Dead Aid is a polemic, but Moyo devotes more than half of the book not to outlining what she believes has gone wrong, but presenting possible solutions. She analyses examples where African countries have had economic success. In her view, changes in the world economy since globalisation offer new opportunities for Africa. It is easier than it was for poor countries to access the international capital markets by issuing bonds; emerging market-bond funds have produced strong returns in recent years. Practical measures should be taken to break down trade barriers within Africa. Transferring money, including remittances from family members abroad, needs to be made easier and cheaper. Moyo points out that it costs $1,500 to ship a car from Japan to the Ivory Coast, but another $5,000 to move it to Ethiopia. She offers a variety of solutions – all of them market-based – and notes, for instance, that most of Africa still lacks micro-financing schemes (where small amounts of money are lent to individuals and to communities), which have an excellent track record of actually working.

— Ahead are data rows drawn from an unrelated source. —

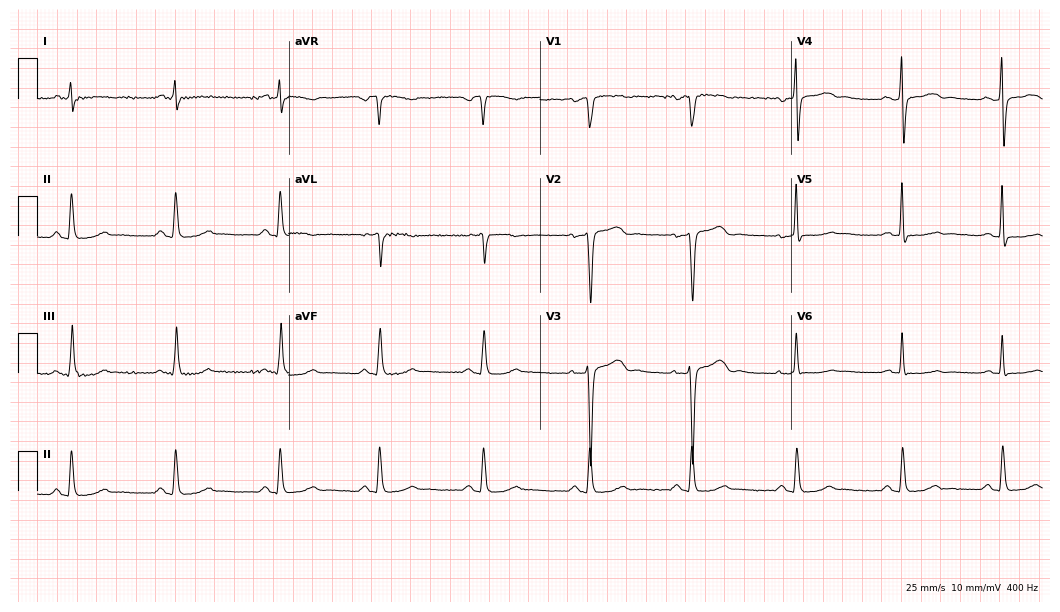
12-lead ECG from a male patient, 51 years old (10.2-second recording at 400 Hz). No first-degree AV block, right bundle branch block (RBBB), left bundle branch block (LBBB), sinus bradycardia, atrial fibrillation (AF) or sinus tachycardia recorded for this tracing. Other findings, if any, are not listed.
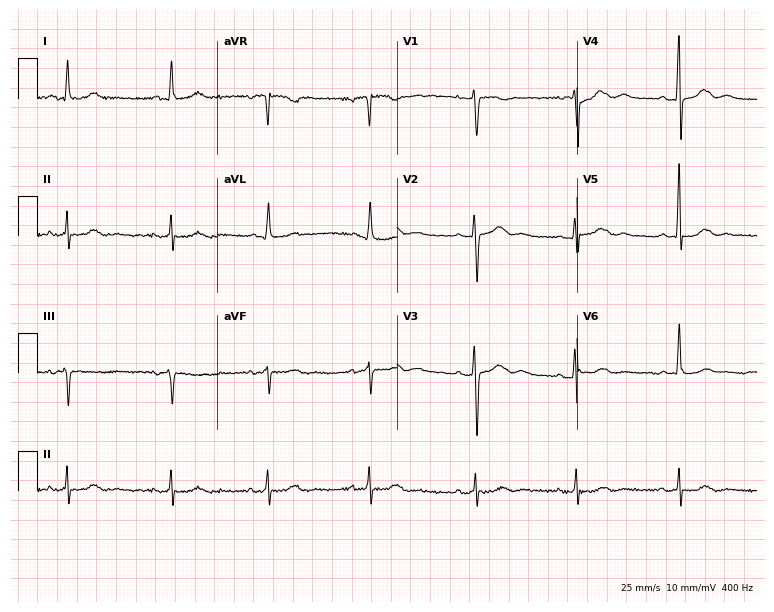
Electrocardiogram, a 69-year-old female. Of the six screened findings (first-degree AV block, right bundle branch block (RBBB), left bundle branch block (LBBB), sinus bradycardia, atrial fibrillation (AF), sinus tachycardia), none is recorded. Other findings, if any, are not listed.
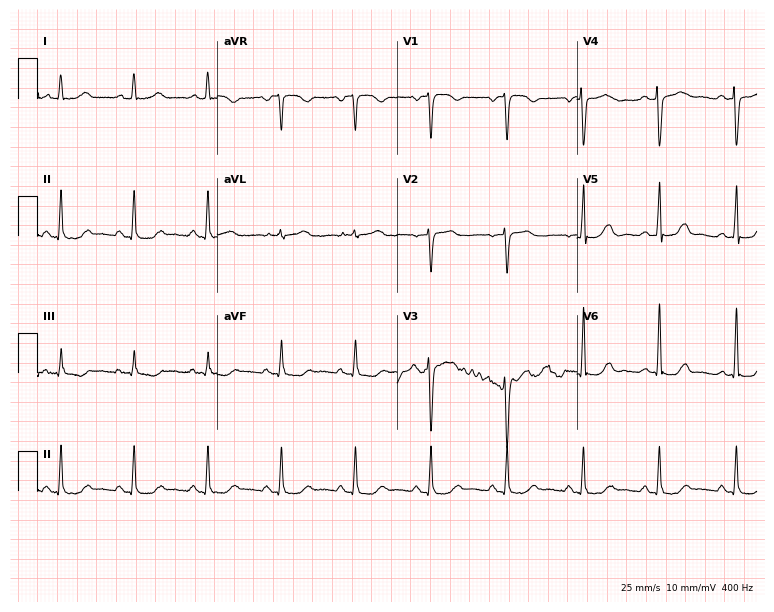
ECG — a woman, 50 years old. Labelled as a normal ECG.
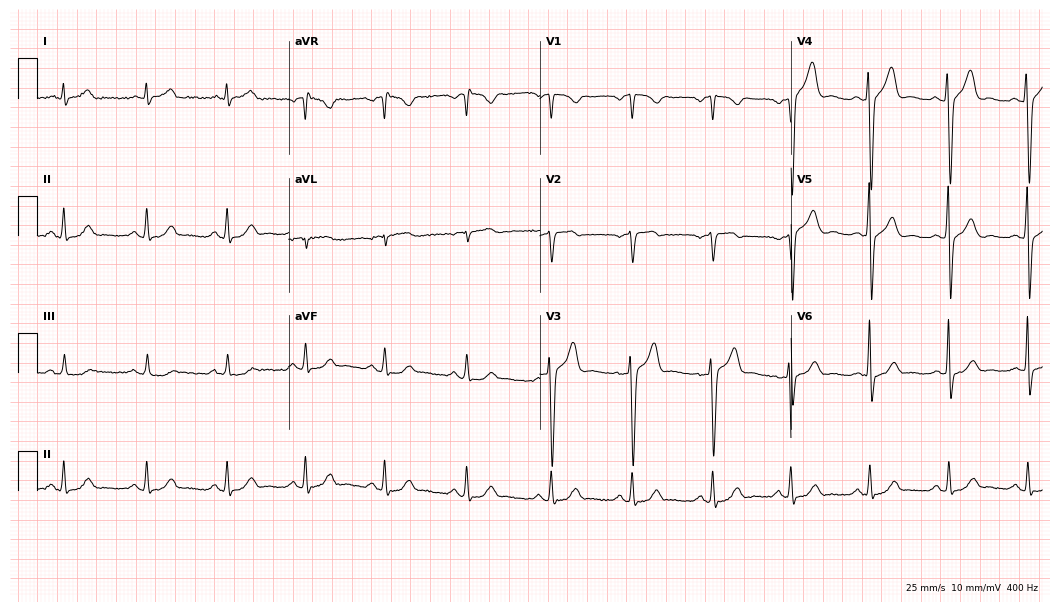
Resting 12-lead electrocardiogram. Patient: a male, 38 years old. Read as a normal ECG.
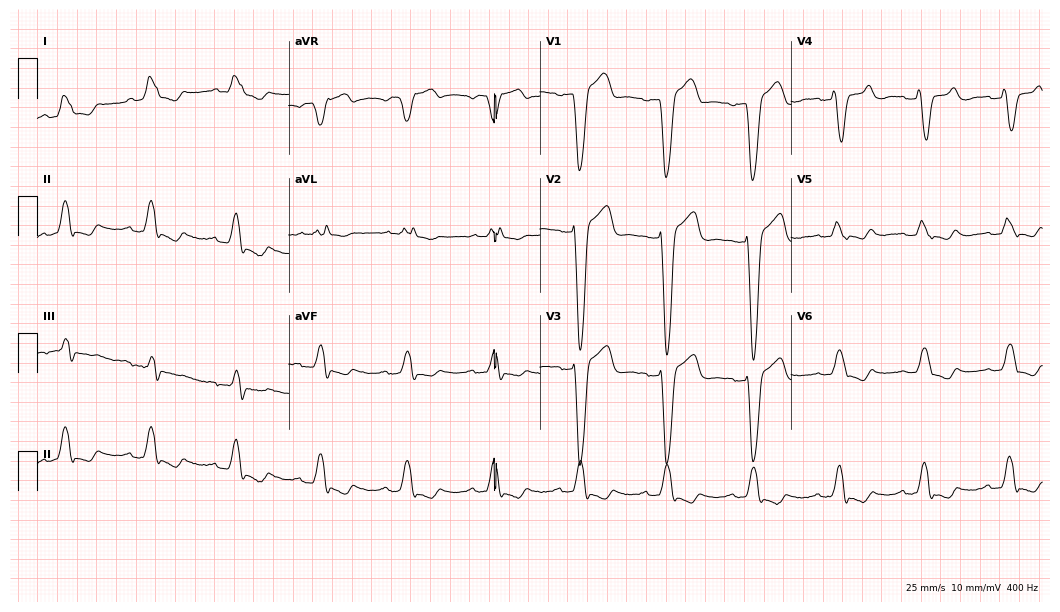
12-lead ECG from a male, 78 years old. Findings include first-degree AV block, left bundle branch block (LBBB).
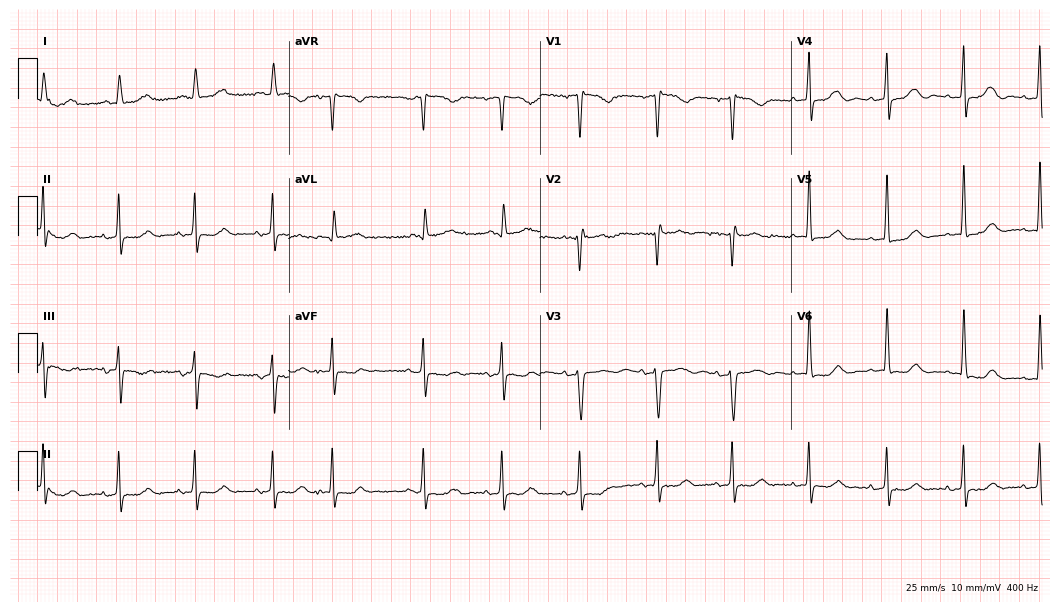
Electrocardiogram, a female patient, 80 years old. Of the six screened findings (first-degree AV block, right bundle branch block (RBBB), left bundle branch block (LBBB), sinus bradycardia, atrial fibrillation (AF), sinus tachycardia), none is recorded. Findings outside these six are not listed.
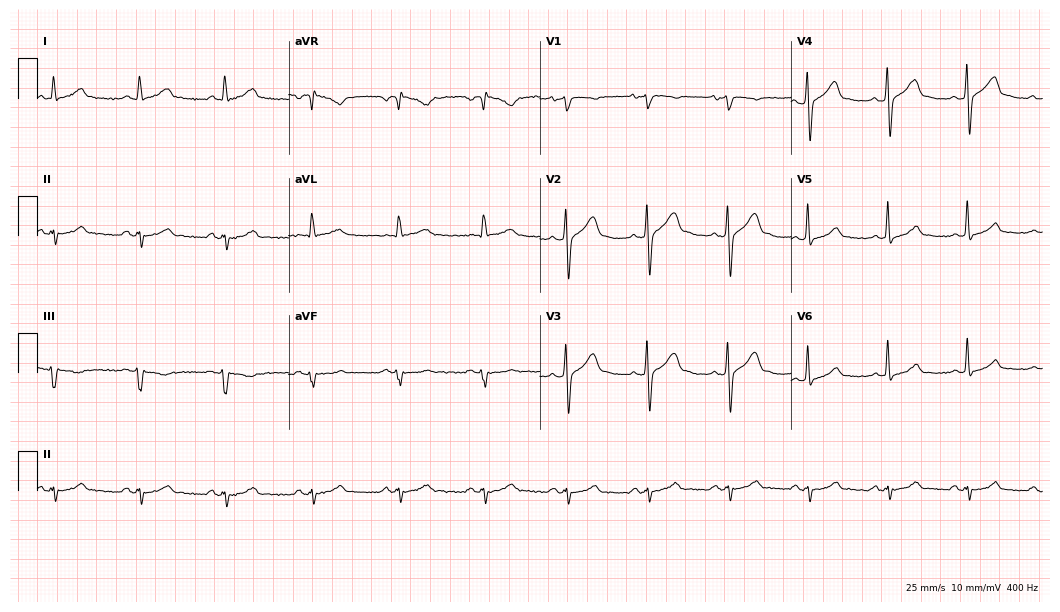
12-lead ECG (10.2-second recording at 400 Hz) from a 49-year-old male. Screened for six findings — first-degree AV block, right bundle branch block, left bundle branch block, sinus bradycardia, atrial fibrillation, sinus tachycardia — none is recorded.
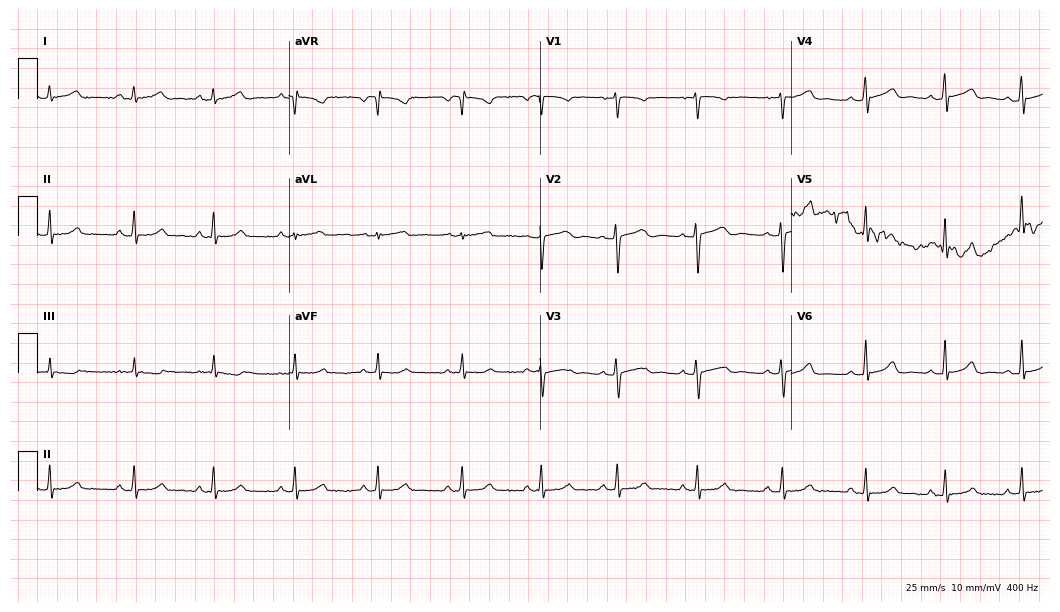
12-lead ECG from a 20-year-old female patient. No first-degree AV block, right bundle branch block, left bundle branch block, sinus bradycardia, atrial fibrillation or sinus tachycardia recorded for this tracing.

Externally, there are still numerous obstructions on trade: the OECD should radically slash agricultural subsidies, which have the effect of blocking African farmers from being able to export their goods. Foreign investment is another area that may bring new benefits. In Moyo’s opinion, Chinese direct investment and the resultant building of infrastructure such as roads and railways to extract minerals and foodstuffs have had a mainly beneficial effect. China remains popular in much of Africa, and “many Africans scoff at the notion that westerners should be outraged by Chinese implicit support for Africa’s corrupt and rogue leaders. It is, after all, under the auspices of Western aid, goodwill and transparency that Africa’s most notorious plunderers and despots have risen and thrived”. Moyo suggests that all aid and disguised aid in the form of unrepayable loans should now be phased out, except after natural disasters.

Would the solutions that Moyo proposes be successful? We cannot be sure, but it is clear that the old model of aid and soft loans to Africa has been a tragic, epic failure. There are two areas where I disagree with her analysis. First, she puts insufficient emphasis on the environmental damage that would follow the advance of foreign investors in Africa, and second I believe she is wrong to look at successful Asian economies such as Taiwan and Singapore and deduce that democracy is of secondary importance.

Last month, I travelled from a country without freedom of speech (Egypt) to one where it is in full swing (India), and the immediate change in atmosphere made me feel that an open and democratic system must have a wider, longer-term economic benefit. Even if Moyo’s prescriptions – micro-finance, foreign direct investment, more trade, issuing bonds to raise capital – do not work in the way that she hopes, at least they will put Africans in control of their own destiny, and give small-scale business people and entrepreneurs the opportunities that they have had elsewhere. I suggest that Bono buys a copy of Dead Aid and claps Bob Geldof over the head with it, repeatedly.